O OBT morreu, e as TMCs precisam se reinventar! Conheça a transformação digital em viagens corporativas!

Conheça a terceira geração de gestão de viagens corporativas, totalmente digitalizado, "paper-less", com processos em sua maioria online e bem mais rápidos e eficientes, entenda porquê o modelo baseado em OBT e TMC se esgotou.

Você não leu errado, a pandemia causada pelo vírus da Covid-19 jogou a última pá de cal no modelo tradicional de viagens corporativas liderado pela dupla OBT + TMC, que perpetuou nos últimos 10 anos nas principais empresas do mundo, e agora, ficaram completamente ultrapassados.

Sim, se sua empresa usa um OBT e uma TMC e acha que está sendo eficiente e moderno, me desculpe, mas é como você tivesse entregando um monte de celular Nokia 6120 para os seus colaboradores usar, enquanto tem tecnologias melhores e mais avançadas como o Iphone ou Samsung Galaxy, mas você acredita que só pelo fato dos dois poderem enviar SMS, eles fazem a mesma coisa.  Não, não fazem, e irei explicar ao longo do texto 😉

Mas antes, veja bem, preciso ser humilde, dizer que fiz razoavelmente bem o dever  de casa e reconhecer os benefícios que este modelo proporcionou para centenas de milhares de empresas nos últimos anos.

Pra começar, vamos relembrar o que é um OBT,  uma TMC, e as vantagens que este modelo trouxe lá trás:

OBT
OBT é a sigla para “Online Booking Tool”, em uma tradução literal, são plataformas para empresas solicitarem reservas online, gerenciadas por uma TMC.

TMC
TMC é a sigla para “Travel Management Company”, a priori, é uma agência de viagens, que ajuda empresas no seu processo de viagens, ajudando-os na construção e cumprimento da política de viagens,  entregando normalmente um OBT e mais alguns relatórios mensalmente para ajudar a empresa na gestão de viagens.

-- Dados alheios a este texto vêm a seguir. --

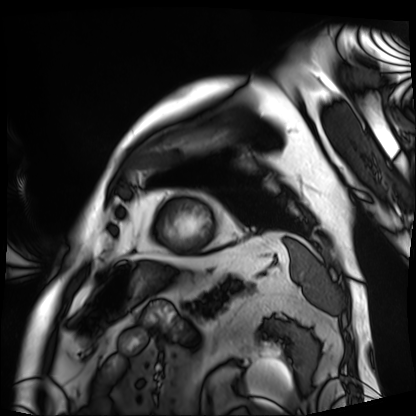
Case summary:
Cardiac MRI. Subject group: patient.
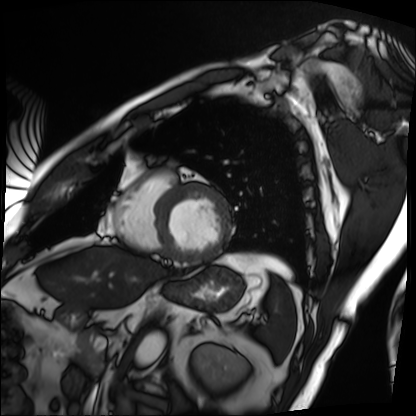
- modality: cardiac MRI
- subject group: patient
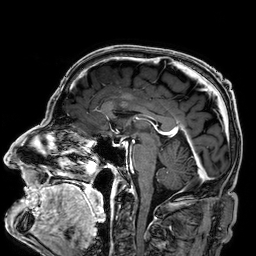
3 Tesla brain MRI.
Series: 3D T1-weighted.
Study: ring-enhancing brain masses.
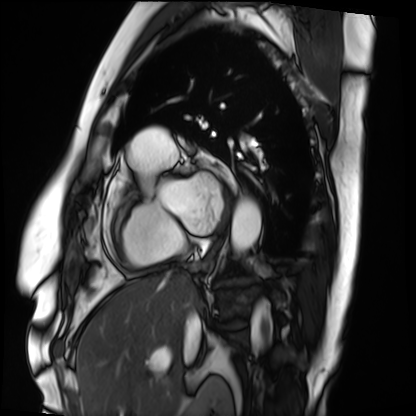
modality = cardiac MRI
subject group = patient
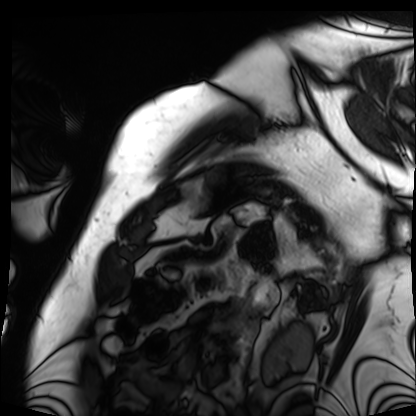
Summary:
Cardiac MRI. Subject group: patient.
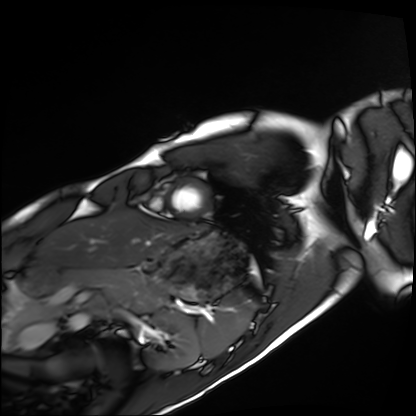
Summary: Cardiac MRI. Subject group: healthy volunteer.
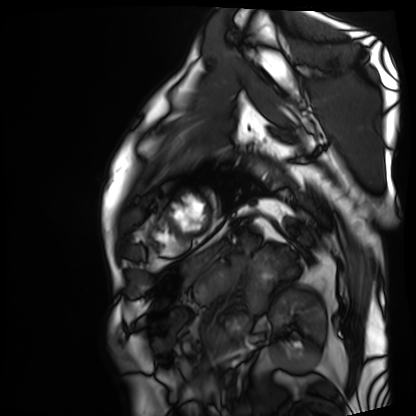
Q: What kind of scan is this?
A: Cardiac MRI.
Subject group: patient.
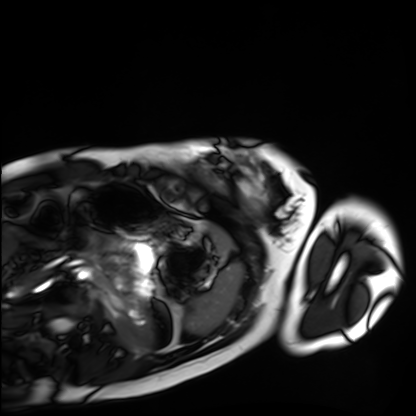
Case summary:
Cardiac MRI. Subject group: healthy volunteer.
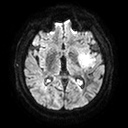
modality: 3 Tesla brain MRI | series: diffusion tensor imaging (medium iso) | study: ring-enhancing brain masses.
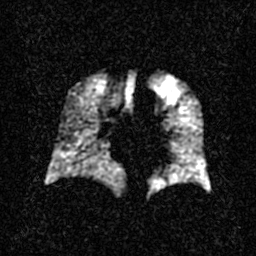
modality: hyperpolarized 129Xe ventilation MRI of the lungs
snr_level: 2 of 8 (the deposit holds this scan as its native image and as seven SNR-degraded versions)
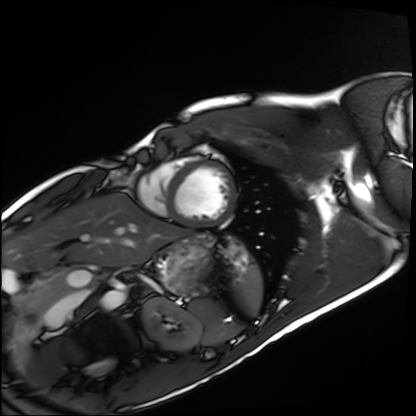
Summary: Cardiac MRI. Subject group: healthy volunteer.
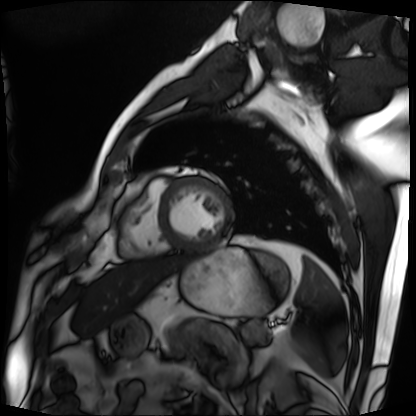
Cardiac MRI.
Subject group: patient.
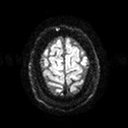
• modality — 3 Tesla brain MRI
• series — diffusion tensor imaging (medium iso)
• study — ring-enhancing brain masses
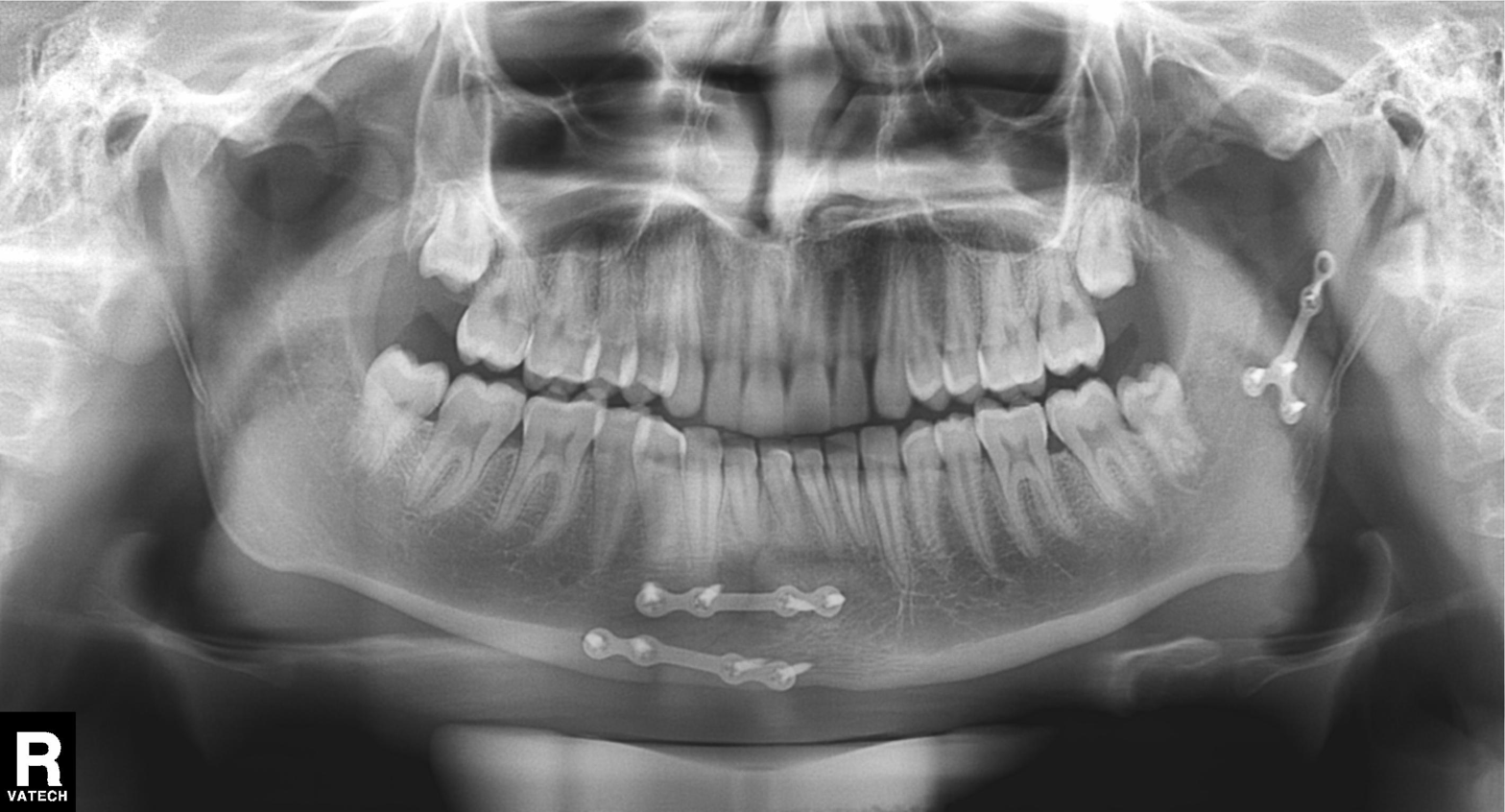
Summary:
Panoramic dental radiograph (orthopantomogram).
Conclusion:
Alveolar bone loss.
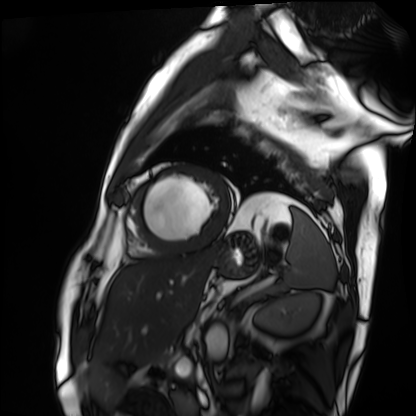
Cardiac MRI.
Subject group: patient.
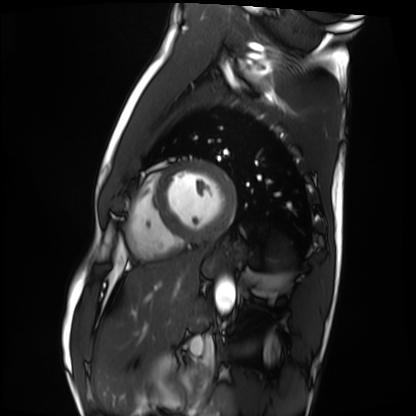
Cardiac MRI.
Subject group: healthy volunteer.
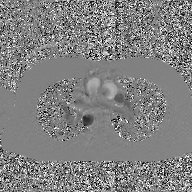
Clinical context:
2D phase-contrast cine MRI of the ascending aorta, GAN super-resolution reconstruction.
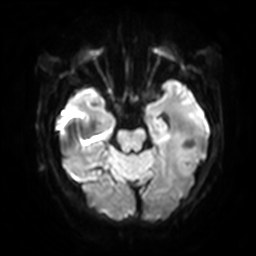
3 Tesla brain MRI.
Series: diffusion-weighted imaging with SENSE (WIP).
Study: ring-enhancing brain masses.
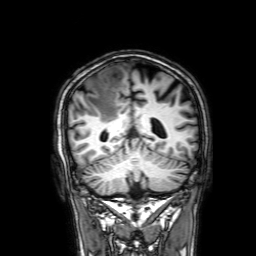
<study>
<modality>
  <type>brain MRI</type>
  <field_strength>3T</field_strength>
</modality>
<study_topic>ring-enhancing brain masses</study_topic>
</study>
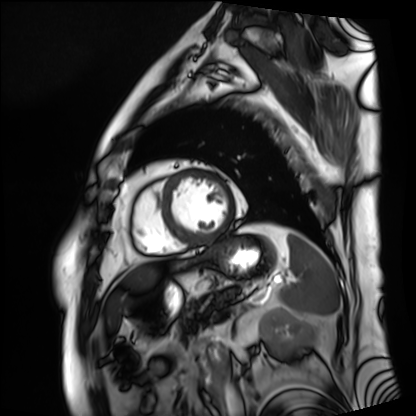
| field | value |
|---|---|
| modality | cardiac MRI |
| subject group | patient |
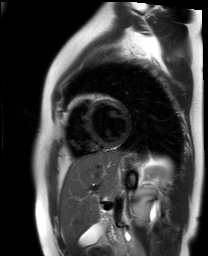
Clinical context: Cardiac MR image of the myocardium. Subject cohort: healthy volunteer.
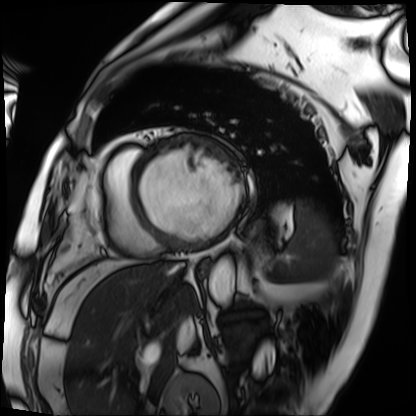
Cardiac MRI. Subject group: patient.
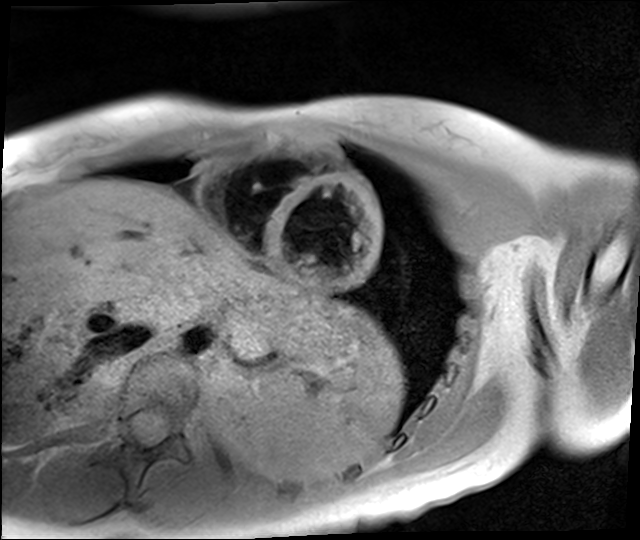
Cardiac MR image of the myocardium.
Subject cohort: healthy volunteer.
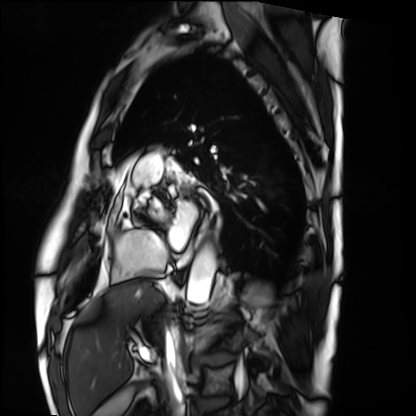
Cardiac MRI. Subject group: patient.
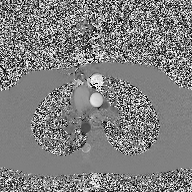
modality — 2D phase-contrast cine MRI of the ascending aorta.
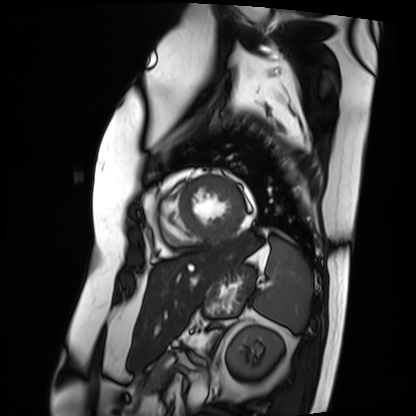
Case summary: Cardiac MRI. Subject group: patient.
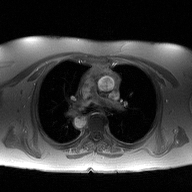
2D phase-contrast cine MRI of the ascending aorta, high-resolution GRAPPA acquisition.
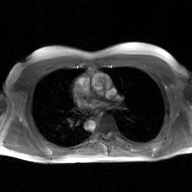
2D phase-contrast cine MRI of the ascending aorta, GAN super-resolution reconstruction.
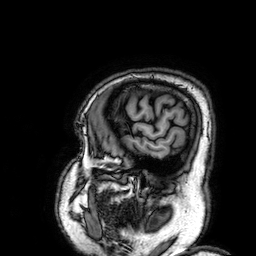
modality = 3 Tesla brain MRI
series = 3D T1-weighted
study = ring-enhancing brain masses
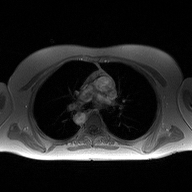
2D phase-contrast cine MRI of the ascending aorta, high-resolution GRAPPA acquisition.
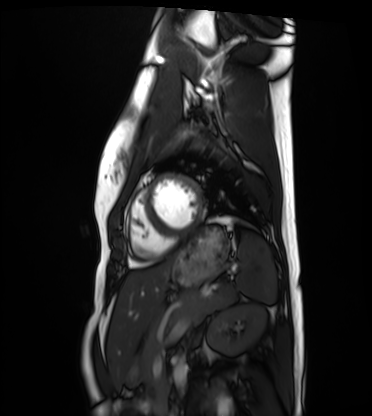
Q: What kind of scan is this?
A: Cardiac MRI.
Subject group: healthy volunteer.
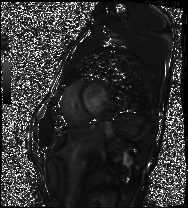
Cardiac MRI.
Subject group: healthy volunteer.
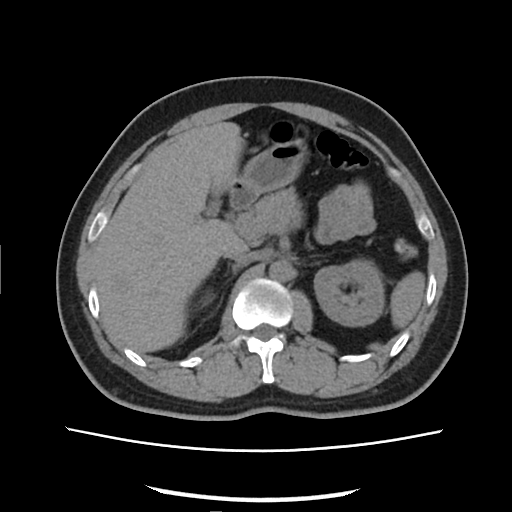
Summary: Multiphase abdominal CT, liver, non-contrast phase. Patient: male, age 33.
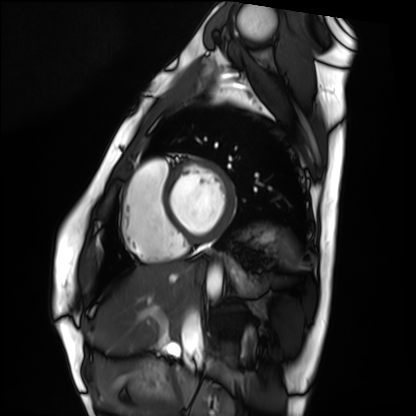
Summary: Cardiac MRI. Subject group: healthy volunteer.
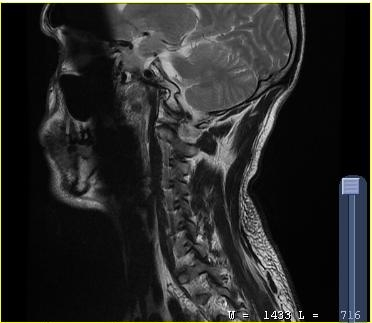
Summary:
MRI of the cervical spine. Study: cervical spondylosis.
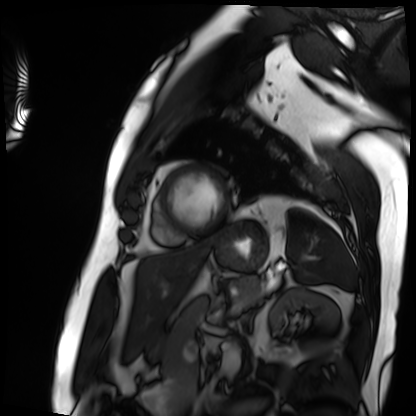
Cardiac MRI.
Subject group: patient.
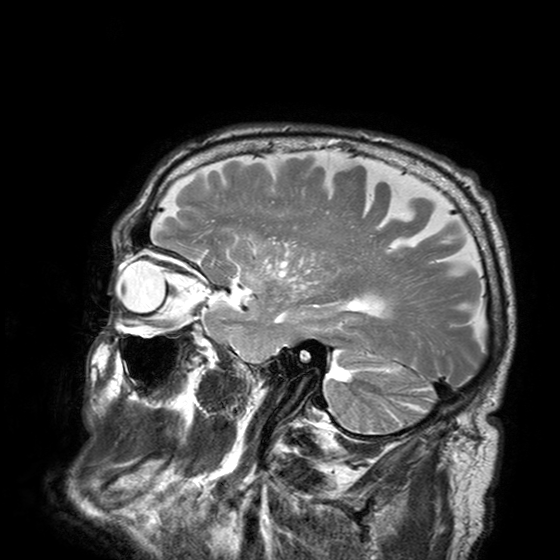
modality = 3 Tesla brain MRI | series = T2-weighted turbo spin echo with SENSE | study = ring-enhancing brain masses.
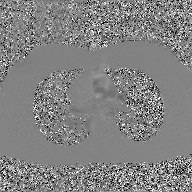
<case>
<modality>
  <type>2D phase-contrast cine MRI</type>
  <region>ascending aorta</region>
  <reconstruction>GAN super-resolution reconstruction</reconstruction>
</modality>
</case>
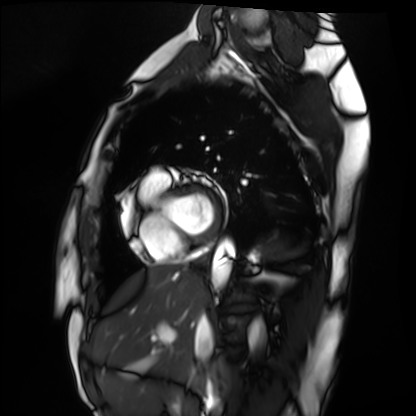
• modality: cardiac MRI
• subject group: healthy volunteer
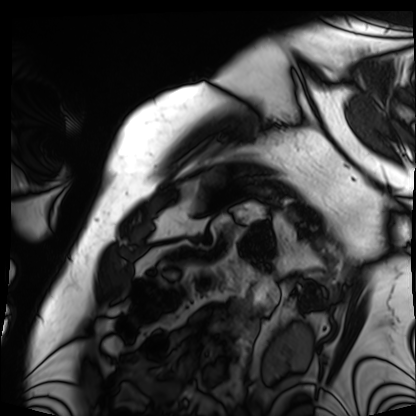
modality = cardiac MRI; subject group = patient.
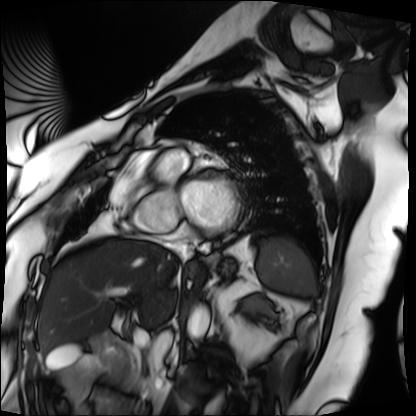
<study>
<modality>cardiac MRI</modality>
<cohort>patient</cohort>
</study>
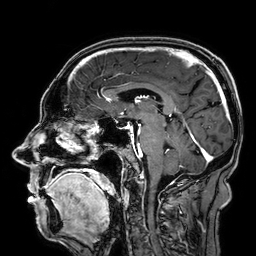
3 Tesla brain MRI.
Series: 3D T1-weighted.
Study: ring-enhancing brain masses.
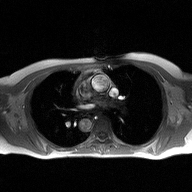
Q: What kind of scan is this?
A: 2D phase-contrast cine MRI of the ascending aorta.
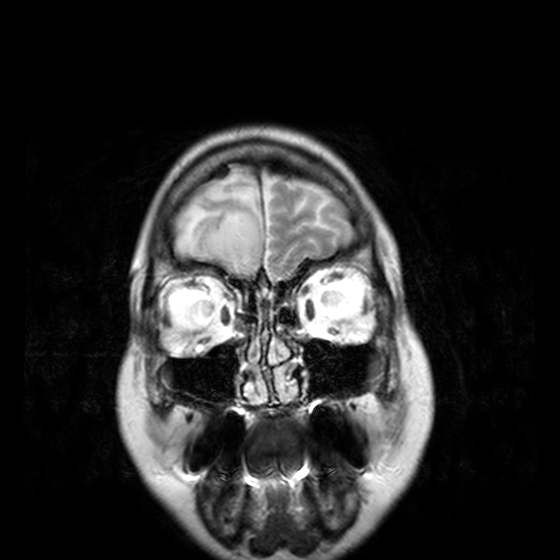
Clinical context:
3 Tesla brain MRI. Series: T2-weighted turbo spin echo, 3 mm. Study: ring-enhancing brain masses.
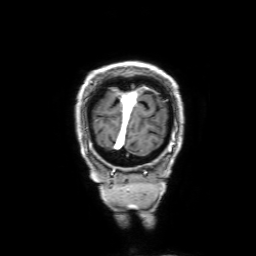
{
  "modality": {
    "type": "brain MRI",
    "field_strength": "3T"
  },
  "series": "3D T1-weighted with SENSE",
  "study_topic": "ring-enhancing brain masses"
}
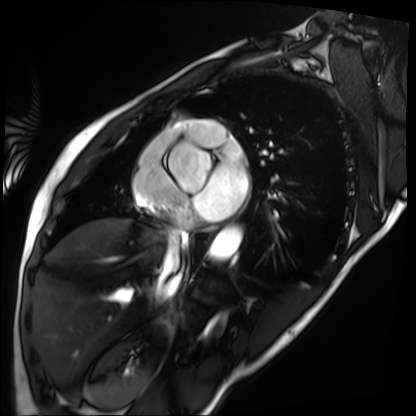
* modality: cardiac MRI
* subject group: patient
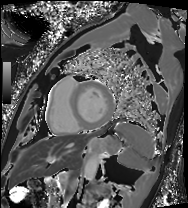
Cardiac MRI. Subject group: patient.
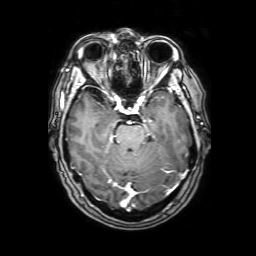
3 Tesla brain MRI.
Series: 3D T1-weighted with SENSE.
Study: ring-enhancing brain masses.
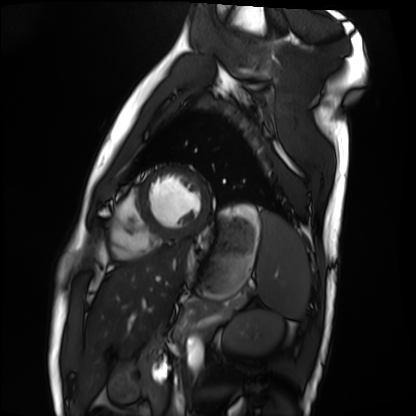
Clinical context:
Cardiac MRI. Subject group: healthy volunteer.
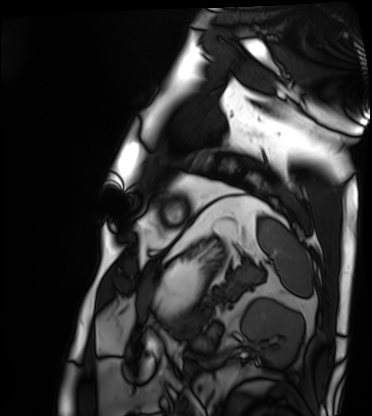
Cardiac MRI. Subject group: patient.
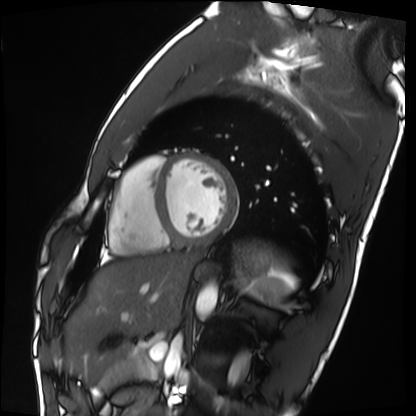
Q: What kind of scan is this?
A: Cardiac MRI.
Subject group: healthy volunteer.
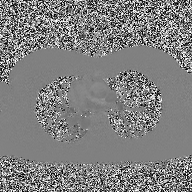
Case:
• modality — 2D phase-contrast cine MRI of the ascending aorta
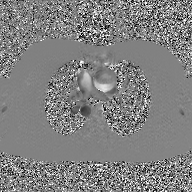
2D phase-contrast cine MRI of the ascending aorta, GAN super-resolution reconstruction.
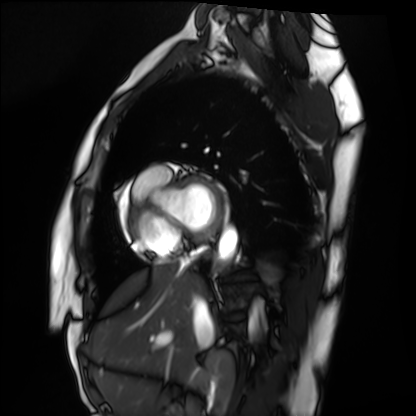
* modality — cardiac MRI
* subject group — healthy volunteer
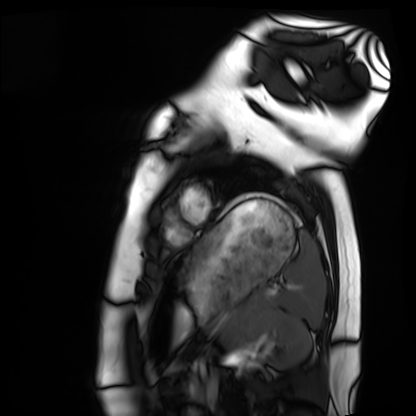
modality = cardiac MRI; subject group = healthy volunteer.

Vantagens que este modelo proporcionou.

Para entender e dar reconhecimento histórico a dupla “OBT e da TMC” em relação ao modelo antigo, e sobretudo entender porquê ele está morto, ou pelo menos ultrapassado, vamos resumir um pouco a história de gestão de viagens corporativas, que se confunde, sobretudo com a história da Internet comercial.

1 – Primeira geração – Fim do fax e do telefone e o início da troca de e-mails
Bom, primeiro vamos delinear o início da linha do tempo,   quando a internet se tornou popular lá por volta de 1995.  Nesta época, a “inovação” foi abandonar o fax e o telefone, para fazer cotações e solicitações por e-mail. Ajudava o fato que nesta época algumas companhias aéreas e hotéis disponibilizaram o seu inventário “online”, através de sites próprios, onde a empresa já poderia por exemplo ter uma noção dos horários dos vôos.

Esta fase, que matou o telefone e o fax, e começou um processo de troca de e-mails entre agência de viagens e empresas, foi mais ou menos entre os anos 1995  – 2006.

2 – Segunda geração – Início dos OBTs e das TMCs
A “segunda geração” de viagens corporativas que compreende entre os anos de 2005 (o primeiro OBT comercial no Brasil nasceu em 2004) até 2018, foi marcada por plataformas específicas de solicitação de viagens online, o já comentado OBT.

Neste período, agências de viagens também perceberam que precisava se especializar e dar tratativas diferentes para ajudar empresas a gerir melhor suas viagens, haja visto que há um hiato enorme entre “viagens de lazer” e “viagens corporativas”, e neste período surgiram e ficaram muito popular as TMCs.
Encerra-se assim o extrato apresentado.